Создавались сатирические циклы, сатирические повести, сатирические романы. Многократно переиздавался, не покрывая спроса, роман Эренбурга «Хулио Хуренито». Все решительней обращался к сатире Маяковский, и, словно вторя его «Прозаседавшимся», наступал на бюрократизм Булгаков в повести «Дьяволиада».

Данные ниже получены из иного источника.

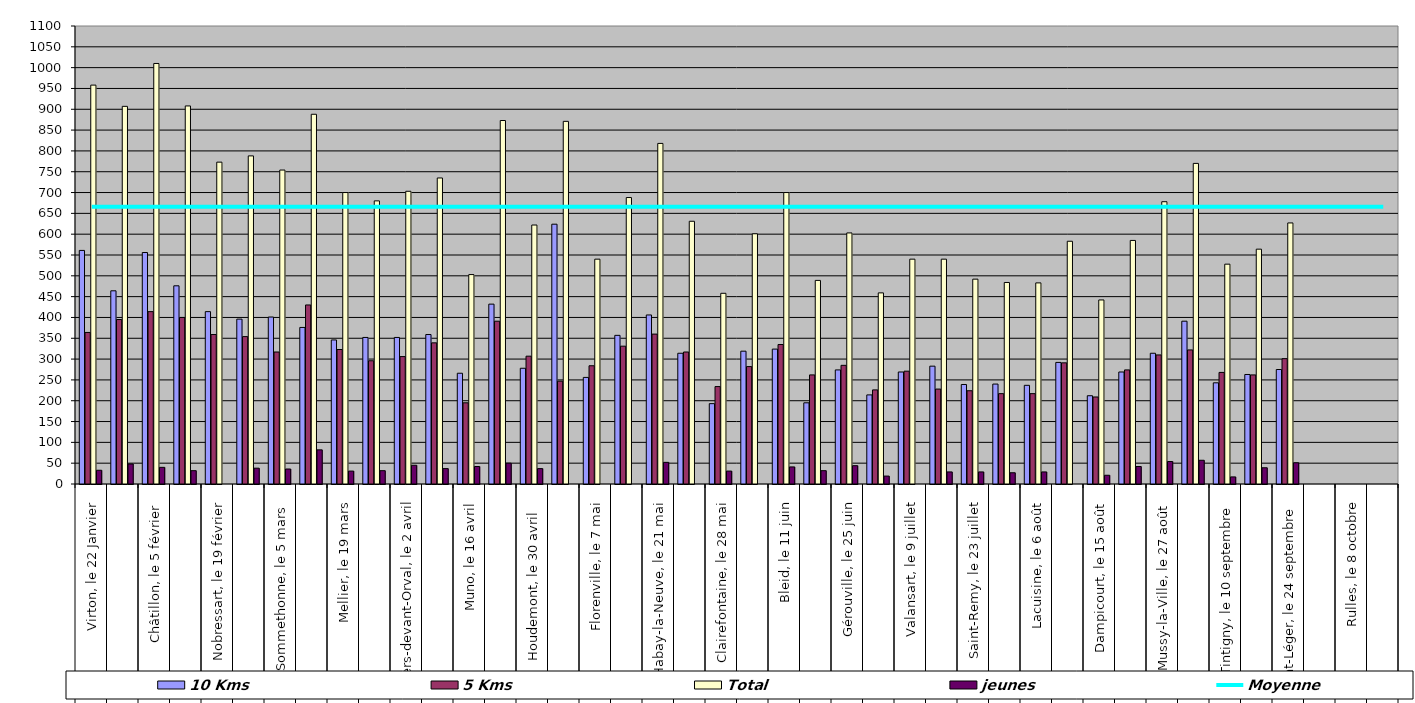
| Category | 10 Kms | 5 Kms | Total | jeunes |
|---|---|---|---|---|
| 0 | 561 | 364 | 958 | 33 |
| 1 | 464 | 395 | 907 | 48 |
| 2 | 556 | 414 | 1010 | 40 |
| 3 | 476 | 400 | 908 | 32 |
| 4 | 414 | 359 | 773 | 0 |
| 5 | 396 | 354 | 788 | 38 |
| 6 | 401 | 317 | 754 | 36 |
| 7 | 376 | 430 | 888 | 82 |
| 8 | 346 | 323 | 700 | 31 |
| 9 | 352 | 296 | 680 | 32 |
| 10 | 352 | 306 | 703 | 45 |
| 11 | 359 | 339 | 735 | 37 |
| 12 | 266 | 195 | 503 | 42 |
| 13 | 432 | 391 | 873 | 50 |
| 14 | 278 | 307 | 622 | 37 |
| 15 | 624 | 247 | 871 | 0 |
| 16 | 256 | 284 | 540 | 0 |
| 17 | 357 | 331 | 688 | 0 |
| 18 | 406 | 360 | 818 | 52 |
| 19 | 314 | 317 | 631 | 0 |
| 20 | 193 | 234 | 458 | 31 |
| 21 | 319 | 282 | 601 | 0 |
| 22 | 324 | 335 | 700 | 41 |
| 23 | 195 | 262 | 489 | 32 |
| 24 | 274 | 285 | 603 | 44 |
| 25 | 214 | 226 | 459 | 19 |
| 26 | 269 | 271 | 540 | 0 |
| 27 | 283 | 228 | 540 | 29 |
| 28 | 239 | 224 | 492 | 29 |
| 29 | 240 | 217 | 484 | 27 |
| 30 | 237 | 217 | 483 | 29 |
| 31 | 292 | 291 | 583 | 0 |
| 32 | 212 | 209 | 442 | 21 |
| 33 | 269 | 274 | 585 | 42 |
| 34 | 314 | 310 | 678 | 54 |
| 35 | 391 | 322 | 770 | 57 |
| 36 | 243 | 268 | 528 | 17 |
| 37 | 263 | 262 | 564 | 39 |
| 38 | 275 | 301 | 627 | 51 |
| 39 | 0 | 0 | 0 | 0 |
| 40 | 0 | 0 | 0 | 0 |
| 41 | 0 | 0 | 0 | 0 |

Сатира развивалась бурно, сложно и противоречиво. С политической прямотой звучали сатирические стихи Демьяна Бедного. А сатира Булгакова требовала размышлений, чтобы дошел ее патриотический смысл. Активно обличал мещанство Зощенко. Но, ненавидевший мещанскую тупость, стяжательство, душный и, казалось ему тогда, всесильный мирок обывательщины, он все еще не видел четких границ этого мирка. Порою ему казалось, что обывательская мерзость проникает повсюду, проглядывает в обычных, так называемых хороших людях, что она слишком живуча и даже очистительный огонь революции не выжжет ее раньше, чем через триста лет («О чем пел соловей»).

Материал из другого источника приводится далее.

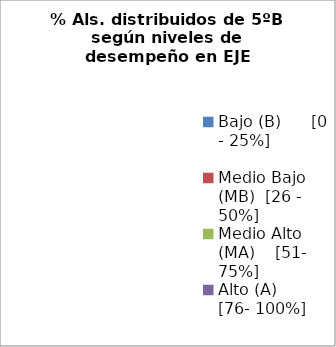
| Category | Series 0 |
|---|---|
| Bajo (B)      [0 - 25%] | 0 |
| Medio Bajo (MB)  [26 - 50%] | 0 |
| Medio Alto (MA)    [51- 75%] | 0 |
| Alto (A)       [76- 100%] | 0 |

Читатели жадно тянулись к сатире. Критика пугалась. Эренбург смущал ее нигилизмом своего Хулио. Зощенко — скепсисом. Булгаков — тем, что в советскую действительность переносил образы бессмертного Гоголя. Ошеломлял Маяковский.

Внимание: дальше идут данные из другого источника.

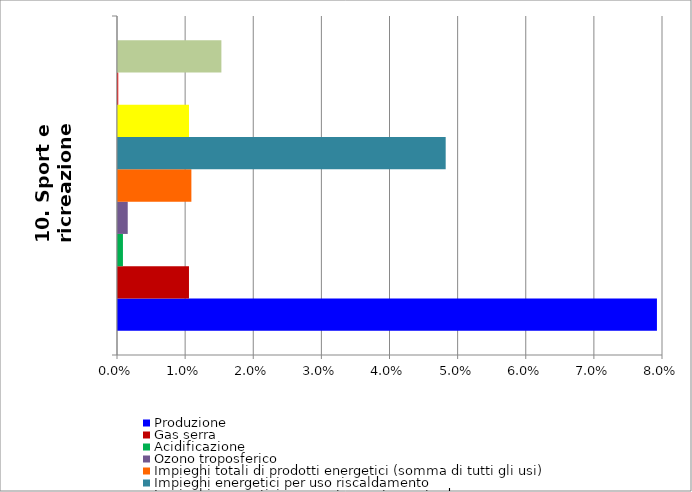
| Category | Produzione | Gas serra | Acidificazione | Ozono troposferico | Impieghi totali di prodotti energetici (somma di tutti gli usi) | Impieghi energetici per uso riscaldamento | Impieghi energetici per uso trasporto su strada | Impieghi energetici per uso trasporto 'off road' | Impieghi di elettricità |
|---|---|---|---|---|---|---|---|---|---|
| 10. Sport e ricreazione | 0.079 | 0.01 | 0.001 | 0.001 | 0.011 | 0.048 | 0.01 | 0 | 0.015 |

«Сатира нам не нужна. Она вредна рабоче-крестьянской государственности!» — вещал критик Владимир Блюм и упорно нес свой тезис, как знамя, вплоть до 1930 г. Но ни самого Блюма, ни его лозунг не принимали всерьез. Сатира влекла литературную молодежь. Она обещала простор для творчества, будила мысль и требовала знания жизни.
Атмосфера сатирического творчества окружала Ильфа и Петрова в «Гудке». Их товарищи один за другим выходили в большую литературу. Шумный успех выпал на долю сатирической повести В. Катаева «Растратчики».
Приходил тщательно одетый (галстук — бабочкой) Булгаков: из редакции он направлялся во МХАТ на репетиции своей пьесы. Появлялся Бабель. С Ильфом он был дружен еще в Одессе. А теперь вышли «Конармия», «Одесские рассказы»… В обращении Ильфа и Петрова к жанру сатирического романа не было чуда.
Много позже, уже после смерти Ильфа, Е. Петров писал В. Беляеву: «Нужно каждое утро просыпаться с мыслью, что ты ничего не сделал, что есть на свете Флобер и Толстой, Гоголь и Диккенс. Самое главное — это помнить о необычайно высоком уровне мировой литературы и не делать самому себе скидок на молодость, на плохое образование, на „славу“ П. и на низкий литературный вкус большинства критиков».
Эта высокая требовательность к себе характерна для всего творческого пути Ильфа и Петрова. От себя, молодых журналистов, чьи романы с трудом пробивались в «полутолстый» журнал, они требовали равнения на величайшие образцы мировой литературы, равнения на Толстого и Гоголя, Диккенса и Флобера. Очень скромные, они в то же время уважали свой талант и, может быть, догадывались о незаурядном размахе своих возможностей.
И все-таки на первых порах, в те дни, когда они лишь начали работу над романом, они равнялись не на Гоголя и не на Рабле. Своего рода первоначальным образцом для «Двенадцати стульев», романа, вошедшего в мировую литературу, послужила повесть В. Катаева «Растратчики».
В самой специфике талантов братьев Катаевых — Валентина Катаева и Евгения Петрова — тогда было много общего. Достаточно сравнить катаевскую комедию «Квадратура круга» (1928) и рассказ Евгения Петрова «Семейное счастье» (около 1927): не только сюжет, мысль, характеристики персонажей, но, главное, юмор обоих произведений так близки, словно это один автор выступил в двух жанрах. И позже Катаев сотрудничал с Ильфом и Петровым (в работе над комедиями «Под куполом цирка» и «Богатая невеста»).